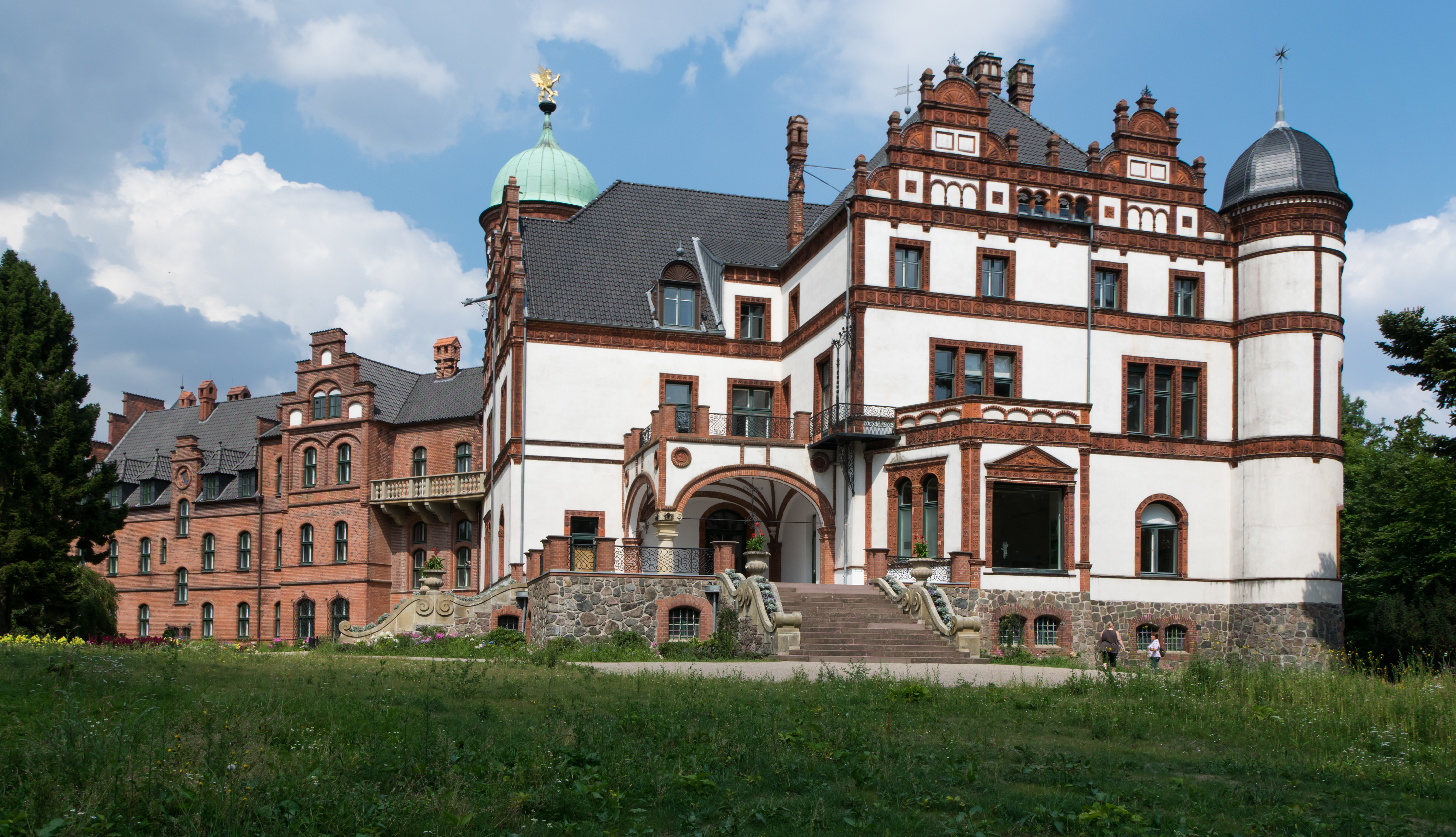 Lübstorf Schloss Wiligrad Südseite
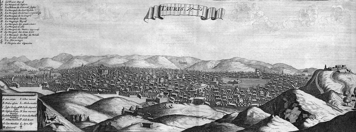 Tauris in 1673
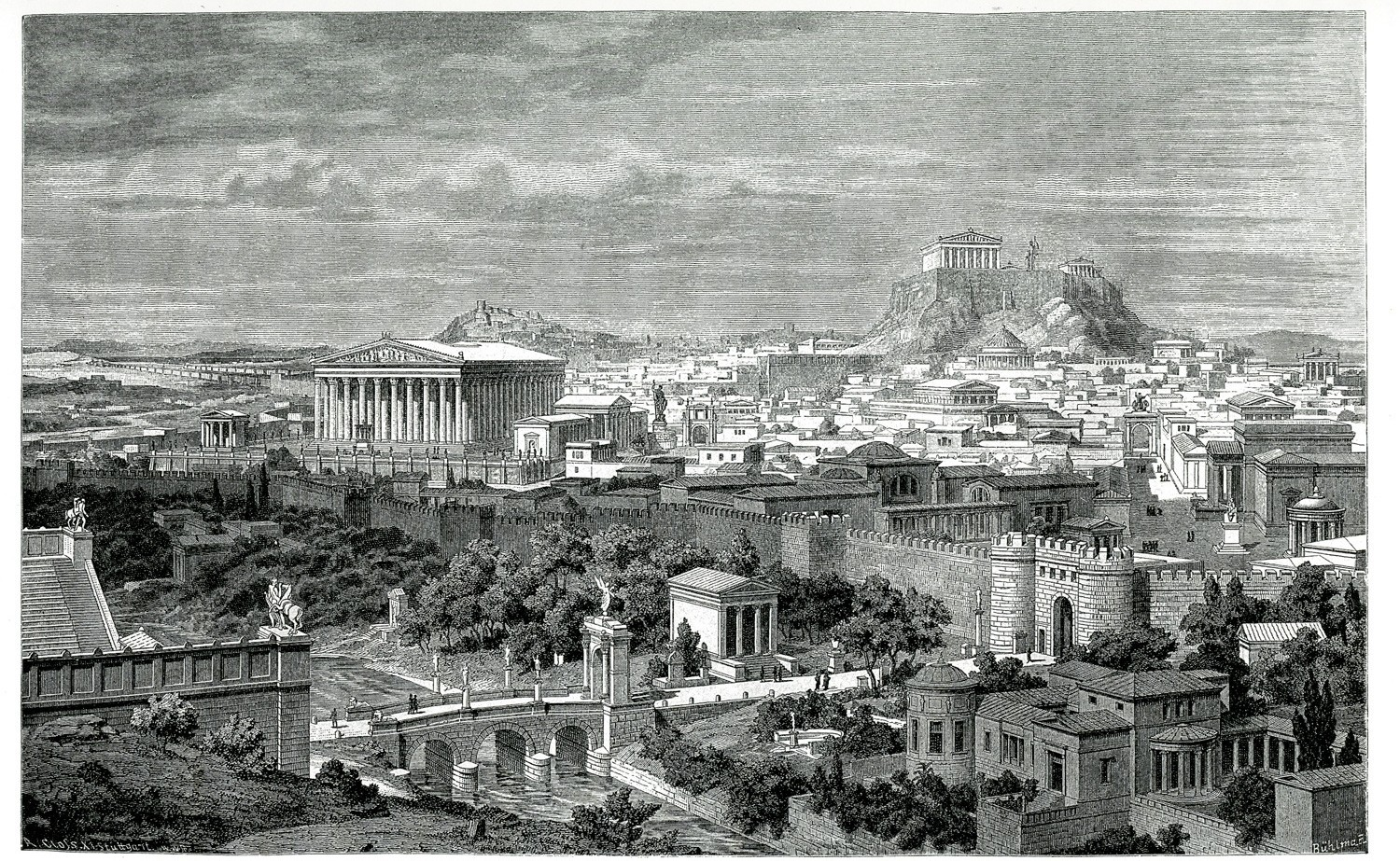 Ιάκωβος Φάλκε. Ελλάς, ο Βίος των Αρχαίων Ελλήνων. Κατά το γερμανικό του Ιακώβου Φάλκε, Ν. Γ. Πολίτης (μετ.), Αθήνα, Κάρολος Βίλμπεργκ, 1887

☆ ☆ ☆ ☆

* [DIRECTIONS]
Could you reproduce all of the data above exactly and skip any image?

* [EXERCISE RESULT]
 Lübstorf Schloss Wiligrad Südseite
 Tauris in 1673
 Ιάκωβος Φάλκε. Ελλάς, ο Βίος των Αρχαίων Ελλήνων. Κατά το γερμανικό του Ιακώβου Φάλκε, Ν. Γ. Πολίτης (μετ.), Αθήνα, Κάρολος Βίλμπεργκ, 1887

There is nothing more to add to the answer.